Here’s how you can install and configure them:
Step 1: Deploy Text Generation Inference (TGI)
You can follow the official Hugging Face TGI installation guide to set up TGI. They offer two methods: installing via Docker or locally. Once TGI is installed, you can run the following command to deploy the desired code generation model.
Note: Currently, the infilling model only supports CodeLlama. Here's an example of how to deploy it:
model_path=/data/CodeLlama-7b-Instruct-hf
# Share a volume with the Docker container to avoid downloading weights every run
volume=/path/to/directory/of/your/model etc. /data/models/
# Deploy the generation model
CUDA_VISIBLE_DEVICES=0 docker run --gpus all --shm-size 1g -p 8080:80 -v $volume:/data \
text-generation-inference:2.1.0 --model-id $model_path --dtype float16 --num-shard 1 --max-batch-total-tokens 2048 \
--max-batch-prefill-tokens 1024 --max-total-tokens 2048 --max-input-tokens 1024 --cuda-memory-fraction 0.4
# Deploy the infilling model
CUDA_VISIBLE_DEVICES=0 docker run --gpus all --shm-size 1g -p 8081:80 -v $volume:/data \
text-generation-inference:2.1.0 --model-id $model_path --dtype float16 --num-shard 1 --max-batch-total-tokens 2048 \
--max-batch-prefill-tokens 1024 --max-total-tokens 2048 --max-input-tokens 1024 --cuda-memory-fraction 0.4
You can customize the address and port where the TGI models are deployed.

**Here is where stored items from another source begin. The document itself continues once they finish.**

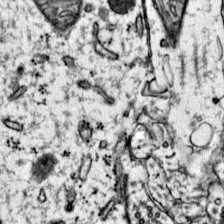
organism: Mouse
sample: Primary visual cortex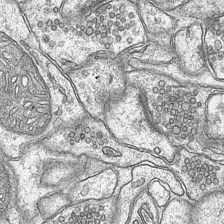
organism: Mouse
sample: CA1 Hippocampus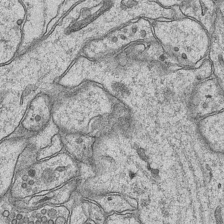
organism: Mouse
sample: CA1 Hippocampus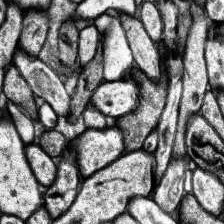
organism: Human
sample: Temporal Lobe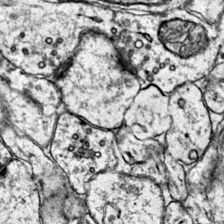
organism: Mouse
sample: Primary visual cortex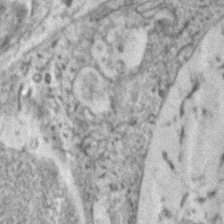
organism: Zebrafish
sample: Zebrafish embryo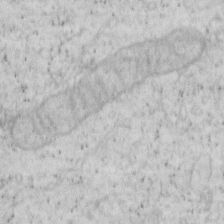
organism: Human
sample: HeLa cells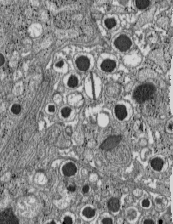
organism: C57BL Mouse
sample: Pancreatic islet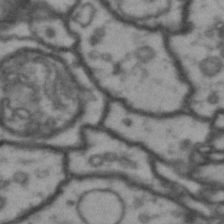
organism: Drosophila
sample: Brain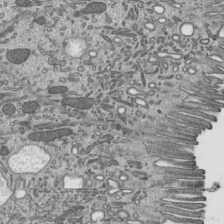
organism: Mouse
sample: Mouse epididymis efferent ductule cilia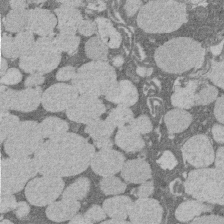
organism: Rat
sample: Salivary granule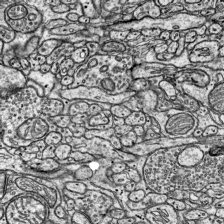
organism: Mouse
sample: Visual Cortex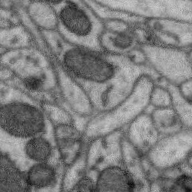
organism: Zebra finch
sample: Brain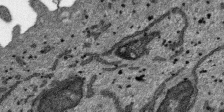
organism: Human
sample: Lung epithelial cells, uninfected (mock) control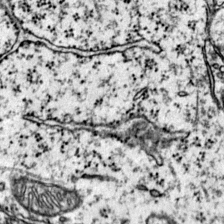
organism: Mouse
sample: Primary visual cortex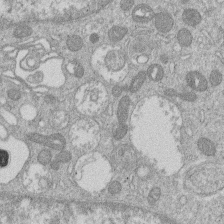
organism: Human
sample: Macrophage cells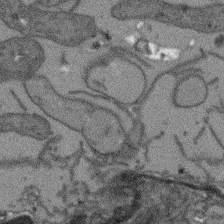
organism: Arabidopsis thaliana
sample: Root tip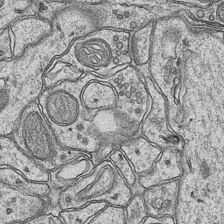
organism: Mouse
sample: CA1 Hippocampus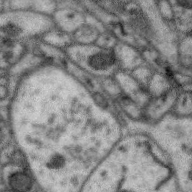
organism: Zebra finch
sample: Brain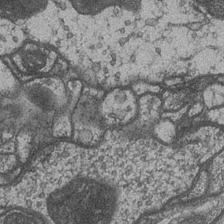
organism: Drosophila
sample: Optic medulla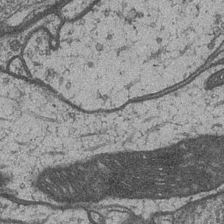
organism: Drosophila
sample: Optic medulla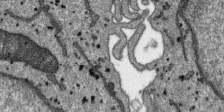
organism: Human
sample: Lung epithelial cells, uninfected (mock) control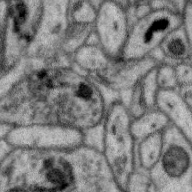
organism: Zebra finch
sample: Brain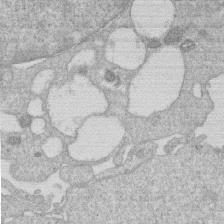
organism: Human
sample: Macrophage cells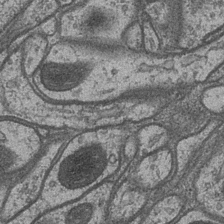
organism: Drosophila
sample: Optic medulla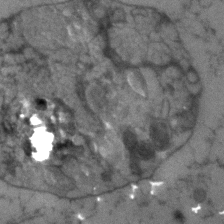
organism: Human
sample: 1205lu cells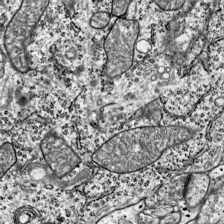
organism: Mouse
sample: Visual Cortex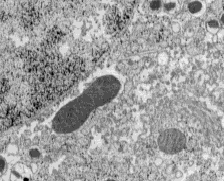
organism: C57BL Mouse
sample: Pancreatic islet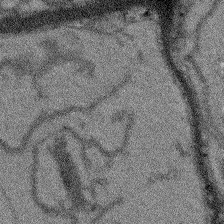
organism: Arabidopsis thaliana
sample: Root tip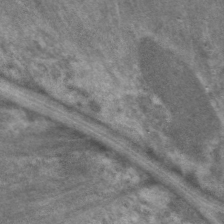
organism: C. elegans
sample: Pharynx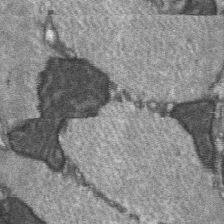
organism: C57BL Mouse
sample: Soleus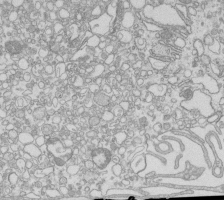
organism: Mouse
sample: Macrophages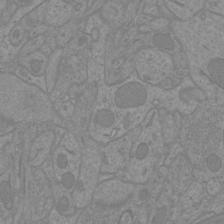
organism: Mouse
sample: Cortical neurons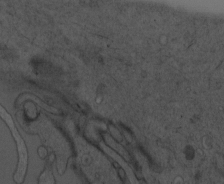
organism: Mouse
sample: OT-I killer T cells with ID8 ovarian cancer cells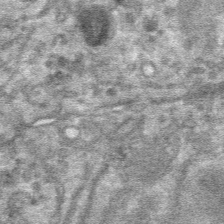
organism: Mouse
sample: Mouse hepatocytes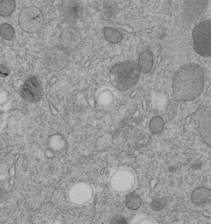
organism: C. elegans
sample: C. elegans embryo early stage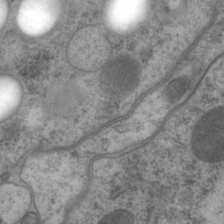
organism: P. pacificus
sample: Pharynx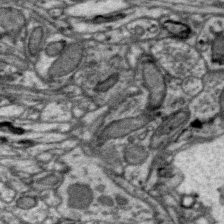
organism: Zebra finch
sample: Brain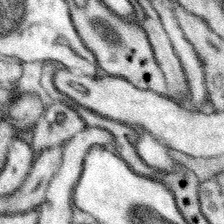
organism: Mouse
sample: Somatosensory cortex neuropil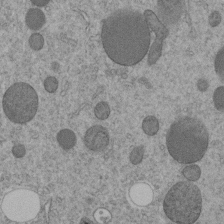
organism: C. elegans
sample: C. elegans embryo early stage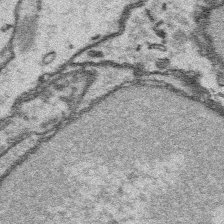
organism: Platynereis dumerilii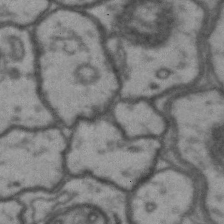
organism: Drosophila
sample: Brain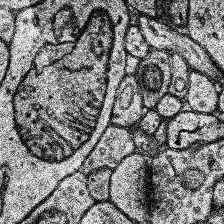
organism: Human
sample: Temporal Lobe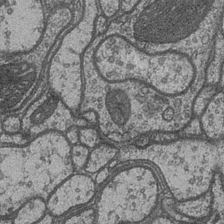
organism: Drosophila
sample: Optic medulla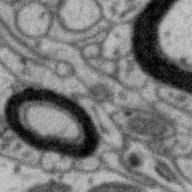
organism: Zebra finch
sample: Brain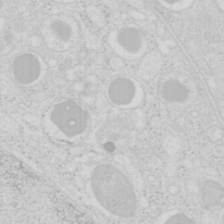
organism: Mouse
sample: Pancreas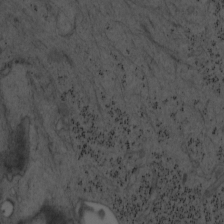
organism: Mouse
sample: OT-I killer T cells with ID8 ovarian cancer cells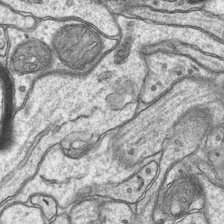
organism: Mouse
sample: CA1 Hippocampus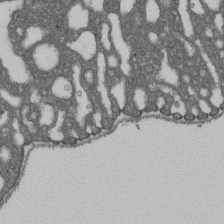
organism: Drosophila
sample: Nephrocyte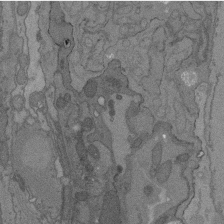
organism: C. elegans
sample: AFD neurons C. elegans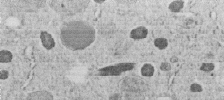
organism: C. elegans
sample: C. elegans embryo early stage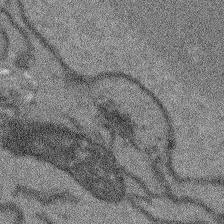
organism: Arabidopsis thaliana
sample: Root tip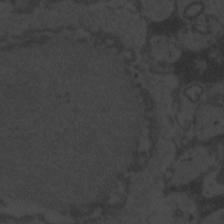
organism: Zebrafish
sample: Macrophage infected with Toxoplasma gondii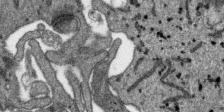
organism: Human
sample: Lung epithelial cells, uninfected (mock) control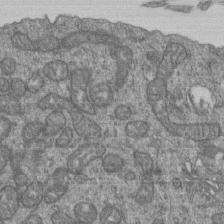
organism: Human
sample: Retinal organoid Rod and Cone cells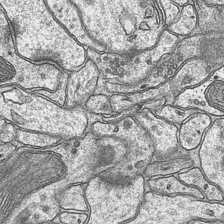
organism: Mouse
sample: CA1 Hippocampus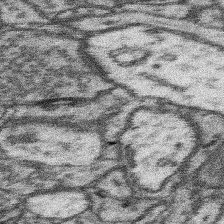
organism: Mouse
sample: Somatosensory cortex neuropil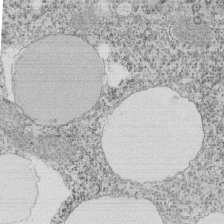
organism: Tetrahymena
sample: Cilia in tetrahymena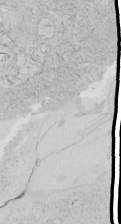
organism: Human
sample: Mitochondria in HCT116 cells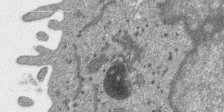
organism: Human
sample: Lung epithelial cells infected with SARS-CoV-2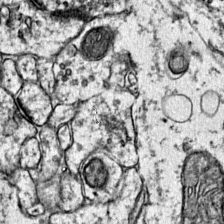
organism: Mouse
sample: Primary visual cortex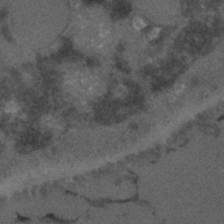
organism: C. elegans
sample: C. elegans embryo

Step 2: Start JumpCoder_Backend_Server
You can download the JumpCoder_Backend_Server code from JumpCoder-Plugin/JumpCoder-server. This is a simple backend server built using the Flask framework. To install it, use the following commands:
conda env create --name JumpCoder_Backend_Server -f environment.yml && conda activate JumpCoder_Backend_Server
Next, run JumpCoder_Backend_Server. Note that the addresses used here should match the addresses of the generation or infilling models deployed in Step 1. JumpCoder_Backend_Server runs by default on port 127.0.0.1:5000, but you can adjust this if needed.
python run_jumpcoder_server.py --address_infilling 127.0.0.1:8081 --address_generation 127.0.0.1:8080
Step 3: Run the Plugin
You can configure the plugin to use your custom JumpCoder_Backend_Server address to utilize JumpCoder.
Extension Settings
myExtension.Sidebar
: Provides a sidebar search box feature for JumpCoder. You can open the sidebar by clicking the JumpCoder icon, where a search box and some parameters for JumpCoder will be displayed. You can input your code generation prompts in the search box and click search to generate code.
myExtension.processing
: Offers a feature to generate code within code files using JumpCoder. You can select a portion of the code in the file as a prompt, then right-click and choose "processing" to generate code.